Garibaldi. Una grande vita in breve

Non aspettatevi di leggere una vera e propria biografia del Generale se avrete tra le mani il libro di Denis Mack Smith “Garibaldi” (ed. Mondadori, 1993/2014). Senza questa puntualizzazione...
Giuseppe Garibaldi

Non aspettatevi di leggere una vera e propria biografia del Generale se avrete tra le mani il libro di Denis Mack Smith “Garibaldi” (ed. Mondadori, 1993/2014). Senza questa puntualizzazione finirebbe con l’essere deluso qualunque accostamento al testo del grande storico inglese, forse il più interessato alla nostra storia risorgimentale. No, quella di Mack Smith è una trattazione della vita di Giuseppe Garibaldi da un punto di vista critico, per niente agiografico e quindi demitizzante l’eroicità del nostro più grande avventuriero e rivoluzionario ottocentesco [Per approfondire: “Garibaldi, il nostro ‘Che Guevara’“].

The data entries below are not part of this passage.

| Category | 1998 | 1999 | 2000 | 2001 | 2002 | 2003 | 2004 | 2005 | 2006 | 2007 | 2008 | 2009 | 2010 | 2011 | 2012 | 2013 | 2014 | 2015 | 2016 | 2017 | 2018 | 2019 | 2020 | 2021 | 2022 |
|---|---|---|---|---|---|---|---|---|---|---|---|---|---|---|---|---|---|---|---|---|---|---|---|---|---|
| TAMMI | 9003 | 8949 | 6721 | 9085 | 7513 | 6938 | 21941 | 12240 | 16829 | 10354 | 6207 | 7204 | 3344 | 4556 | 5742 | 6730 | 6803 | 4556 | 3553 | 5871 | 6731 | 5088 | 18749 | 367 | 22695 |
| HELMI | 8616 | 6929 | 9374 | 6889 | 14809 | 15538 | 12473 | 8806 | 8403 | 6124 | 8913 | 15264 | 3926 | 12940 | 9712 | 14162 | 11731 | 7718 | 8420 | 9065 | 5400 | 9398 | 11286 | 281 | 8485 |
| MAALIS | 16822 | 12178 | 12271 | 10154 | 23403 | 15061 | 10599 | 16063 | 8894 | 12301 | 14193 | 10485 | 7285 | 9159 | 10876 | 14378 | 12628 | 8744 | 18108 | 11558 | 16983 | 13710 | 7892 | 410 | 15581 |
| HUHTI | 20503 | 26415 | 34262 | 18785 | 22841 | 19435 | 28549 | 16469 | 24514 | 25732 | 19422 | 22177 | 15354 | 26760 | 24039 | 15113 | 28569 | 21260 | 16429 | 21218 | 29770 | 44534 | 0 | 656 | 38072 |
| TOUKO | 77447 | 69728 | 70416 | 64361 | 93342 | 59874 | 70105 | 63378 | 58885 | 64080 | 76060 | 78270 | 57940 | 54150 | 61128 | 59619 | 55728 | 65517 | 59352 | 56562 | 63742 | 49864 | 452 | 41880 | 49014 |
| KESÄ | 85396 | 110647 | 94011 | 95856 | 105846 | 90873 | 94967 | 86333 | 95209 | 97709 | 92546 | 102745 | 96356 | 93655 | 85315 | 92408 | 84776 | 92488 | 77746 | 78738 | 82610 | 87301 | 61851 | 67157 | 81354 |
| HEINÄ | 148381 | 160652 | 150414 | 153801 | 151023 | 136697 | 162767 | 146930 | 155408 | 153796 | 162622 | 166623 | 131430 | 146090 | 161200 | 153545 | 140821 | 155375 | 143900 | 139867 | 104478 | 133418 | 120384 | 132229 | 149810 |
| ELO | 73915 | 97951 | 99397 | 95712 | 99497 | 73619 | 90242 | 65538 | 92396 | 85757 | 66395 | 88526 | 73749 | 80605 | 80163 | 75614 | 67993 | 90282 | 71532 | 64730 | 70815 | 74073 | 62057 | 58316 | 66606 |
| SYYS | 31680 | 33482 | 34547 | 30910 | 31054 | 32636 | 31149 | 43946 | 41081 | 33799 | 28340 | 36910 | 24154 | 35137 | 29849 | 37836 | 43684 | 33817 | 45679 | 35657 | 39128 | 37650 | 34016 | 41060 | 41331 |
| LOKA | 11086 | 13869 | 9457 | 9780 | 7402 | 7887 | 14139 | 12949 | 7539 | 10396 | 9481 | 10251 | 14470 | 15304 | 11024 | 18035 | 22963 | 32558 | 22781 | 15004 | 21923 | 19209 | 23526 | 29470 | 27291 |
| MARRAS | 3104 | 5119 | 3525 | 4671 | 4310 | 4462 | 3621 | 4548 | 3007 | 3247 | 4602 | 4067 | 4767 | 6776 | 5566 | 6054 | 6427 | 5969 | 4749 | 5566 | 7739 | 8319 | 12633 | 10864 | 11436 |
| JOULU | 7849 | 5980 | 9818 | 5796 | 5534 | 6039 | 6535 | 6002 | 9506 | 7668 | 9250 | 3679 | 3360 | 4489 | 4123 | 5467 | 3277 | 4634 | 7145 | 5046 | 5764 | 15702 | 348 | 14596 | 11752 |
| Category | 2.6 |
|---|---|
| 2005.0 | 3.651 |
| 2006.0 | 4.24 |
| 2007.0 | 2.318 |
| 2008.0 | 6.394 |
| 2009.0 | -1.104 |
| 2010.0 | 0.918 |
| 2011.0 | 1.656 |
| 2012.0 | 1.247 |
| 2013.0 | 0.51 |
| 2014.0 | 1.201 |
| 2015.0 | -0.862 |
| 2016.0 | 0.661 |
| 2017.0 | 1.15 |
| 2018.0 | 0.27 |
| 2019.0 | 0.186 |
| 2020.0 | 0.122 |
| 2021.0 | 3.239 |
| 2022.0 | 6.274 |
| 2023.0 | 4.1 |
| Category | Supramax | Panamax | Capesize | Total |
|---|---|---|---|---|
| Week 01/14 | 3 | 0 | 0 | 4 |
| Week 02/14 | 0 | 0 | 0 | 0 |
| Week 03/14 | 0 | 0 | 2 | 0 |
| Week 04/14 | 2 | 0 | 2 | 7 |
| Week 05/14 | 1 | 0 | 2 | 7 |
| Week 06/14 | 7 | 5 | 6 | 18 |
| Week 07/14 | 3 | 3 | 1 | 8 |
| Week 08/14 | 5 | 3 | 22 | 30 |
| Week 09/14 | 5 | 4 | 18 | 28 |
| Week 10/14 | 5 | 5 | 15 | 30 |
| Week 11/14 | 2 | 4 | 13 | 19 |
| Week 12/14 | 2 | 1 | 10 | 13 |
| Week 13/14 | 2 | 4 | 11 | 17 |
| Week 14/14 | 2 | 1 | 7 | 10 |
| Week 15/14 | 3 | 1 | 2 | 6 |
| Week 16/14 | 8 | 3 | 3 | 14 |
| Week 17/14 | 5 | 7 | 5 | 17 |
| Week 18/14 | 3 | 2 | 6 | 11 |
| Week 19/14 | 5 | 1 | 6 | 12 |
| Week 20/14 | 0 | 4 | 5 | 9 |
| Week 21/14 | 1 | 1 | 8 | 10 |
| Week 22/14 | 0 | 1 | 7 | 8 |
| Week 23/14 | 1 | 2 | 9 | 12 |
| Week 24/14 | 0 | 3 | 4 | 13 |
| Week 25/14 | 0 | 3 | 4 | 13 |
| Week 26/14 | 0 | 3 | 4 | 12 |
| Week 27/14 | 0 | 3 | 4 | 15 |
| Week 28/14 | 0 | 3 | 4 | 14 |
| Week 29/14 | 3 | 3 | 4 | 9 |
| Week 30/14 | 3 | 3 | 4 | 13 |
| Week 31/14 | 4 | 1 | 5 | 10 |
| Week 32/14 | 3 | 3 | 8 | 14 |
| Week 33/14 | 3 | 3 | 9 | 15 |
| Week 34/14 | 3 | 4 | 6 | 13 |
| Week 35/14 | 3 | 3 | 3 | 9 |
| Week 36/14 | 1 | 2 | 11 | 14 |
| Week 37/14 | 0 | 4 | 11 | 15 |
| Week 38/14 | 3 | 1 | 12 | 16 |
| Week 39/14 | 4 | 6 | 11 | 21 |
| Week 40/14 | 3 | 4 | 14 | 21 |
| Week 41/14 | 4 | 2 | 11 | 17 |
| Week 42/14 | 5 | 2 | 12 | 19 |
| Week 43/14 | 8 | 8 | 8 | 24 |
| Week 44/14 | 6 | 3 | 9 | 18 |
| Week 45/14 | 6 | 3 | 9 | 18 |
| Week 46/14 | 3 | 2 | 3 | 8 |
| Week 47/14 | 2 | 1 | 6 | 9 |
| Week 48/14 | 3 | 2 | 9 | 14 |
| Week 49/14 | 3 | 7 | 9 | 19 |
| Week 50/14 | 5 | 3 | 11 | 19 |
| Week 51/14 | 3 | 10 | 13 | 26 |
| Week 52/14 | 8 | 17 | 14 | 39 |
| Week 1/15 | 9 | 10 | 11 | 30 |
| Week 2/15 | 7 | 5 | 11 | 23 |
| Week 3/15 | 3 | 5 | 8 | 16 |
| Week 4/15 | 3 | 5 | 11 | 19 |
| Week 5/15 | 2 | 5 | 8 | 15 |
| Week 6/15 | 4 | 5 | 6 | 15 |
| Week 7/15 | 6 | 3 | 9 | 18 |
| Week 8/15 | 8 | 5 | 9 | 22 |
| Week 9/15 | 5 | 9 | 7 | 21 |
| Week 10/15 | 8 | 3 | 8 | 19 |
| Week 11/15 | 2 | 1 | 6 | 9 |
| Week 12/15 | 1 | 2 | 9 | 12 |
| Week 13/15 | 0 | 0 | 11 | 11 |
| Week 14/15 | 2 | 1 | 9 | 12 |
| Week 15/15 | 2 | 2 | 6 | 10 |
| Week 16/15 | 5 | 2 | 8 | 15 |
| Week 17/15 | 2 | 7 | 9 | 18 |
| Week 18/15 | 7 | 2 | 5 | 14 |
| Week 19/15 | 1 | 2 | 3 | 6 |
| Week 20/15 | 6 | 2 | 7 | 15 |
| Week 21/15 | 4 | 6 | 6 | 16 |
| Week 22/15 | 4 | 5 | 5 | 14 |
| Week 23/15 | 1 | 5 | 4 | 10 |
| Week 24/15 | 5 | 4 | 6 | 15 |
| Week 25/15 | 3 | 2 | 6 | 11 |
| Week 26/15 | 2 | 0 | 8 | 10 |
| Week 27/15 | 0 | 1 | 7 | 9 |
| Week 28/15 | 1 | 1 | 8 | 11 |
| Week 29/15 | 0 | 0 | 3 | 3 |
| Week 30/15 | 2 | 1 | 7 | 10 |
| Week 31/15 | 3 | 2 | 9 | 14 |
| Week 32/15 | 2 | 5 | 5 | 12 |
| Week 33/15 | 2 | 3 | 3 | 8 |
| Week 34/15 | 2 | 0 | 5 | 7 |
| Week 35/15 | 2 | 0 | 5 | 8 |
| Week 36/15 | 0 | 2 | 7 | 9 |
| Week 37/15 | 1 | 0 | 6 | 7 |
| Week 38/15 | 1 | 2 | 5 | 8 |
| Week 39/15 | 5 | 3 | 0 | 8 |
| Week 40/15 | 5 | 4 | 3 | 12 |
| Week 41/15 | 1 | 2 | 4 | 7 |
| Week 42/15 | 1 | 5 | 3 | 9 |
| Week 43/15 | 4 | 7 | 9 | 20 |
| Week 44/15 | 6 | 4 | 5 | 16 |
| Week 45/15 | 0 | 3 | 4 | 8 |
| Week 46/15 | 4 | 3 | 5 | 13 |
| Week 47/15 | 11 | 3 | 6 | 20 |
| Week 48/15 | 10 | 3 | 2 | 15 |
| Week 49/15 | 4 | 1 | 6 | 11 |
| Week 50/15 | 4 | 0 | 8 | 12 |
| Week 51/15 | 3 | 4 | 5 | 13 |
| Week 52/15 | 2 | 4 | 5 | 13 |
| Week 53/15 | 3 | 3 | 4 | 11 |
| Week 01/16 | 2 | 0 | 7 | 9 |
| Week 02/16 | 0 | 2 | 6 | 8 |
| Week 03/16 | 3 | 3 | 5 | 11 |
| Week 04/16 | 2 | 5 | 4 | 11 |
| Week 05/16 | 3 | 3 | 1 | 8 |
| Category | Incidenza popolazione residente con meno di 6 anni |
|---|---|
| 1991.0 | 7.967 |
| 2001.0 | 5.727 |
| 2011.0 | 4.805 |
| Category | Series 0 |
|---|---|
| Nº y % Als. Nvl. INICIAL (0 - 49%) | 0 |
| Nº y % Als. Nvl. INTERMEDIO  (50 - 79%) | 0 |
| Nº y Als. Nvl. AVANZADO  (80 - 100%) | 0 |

Lo si capisce dal sottotitolo: “Una grande vita in breve“.

Ma ancor di più, lo si dovrebbe dedurre anzitutto dalla mole del libro, anche se è pur vero che non dalla copertina si giudica un’opera e non lo si dovrebbe fare nemmeno dal numero delle sue pagine. Tuttavia, una biografia che riguardi una vita così piena e intensa come quella di Garibaldi meriterebbe una trattazione ampia e particolareggiata, ricca di intersezioni con le esistenze parallele dei più grandi uomini politici e degli statisti di quel secolo in cui tutta l’Europa, gran parte del mondo, e certamente l’intera Italia fu attraversata da fermenti nazionali che miravano a sostituire l’ordine costituito dal Congresso di Vienna.

Mack Smith ci offre una coloritissima e vivace storia delle gesta garibaldine facendone sempre soltanto cenno e contornandole di innumerevoli osservazioni che hanno il sapore della ricerca storica molto dettagliata, dando ai capitoli il compito di invitare all’approfondimento ulteriore.

Da un lato si potrebbe dire che lo storico britannico ha voluto rimanere alla superficie degli eventi per consentire al lettore di stimolare ulteriormente il proprio acume e la propria voglia di saperne di più di Garibaldi; dall’altro si potrebbe obiettare che forse non sarebbe guastata una intromissione maggiore nella vita del Generale, senza scivolare oltre il metodo storico, senza scadere nella tentazione del pettegolezzo che alcuni biografi hanno avuto e per la quale hanno pure riscosso un meritato successo.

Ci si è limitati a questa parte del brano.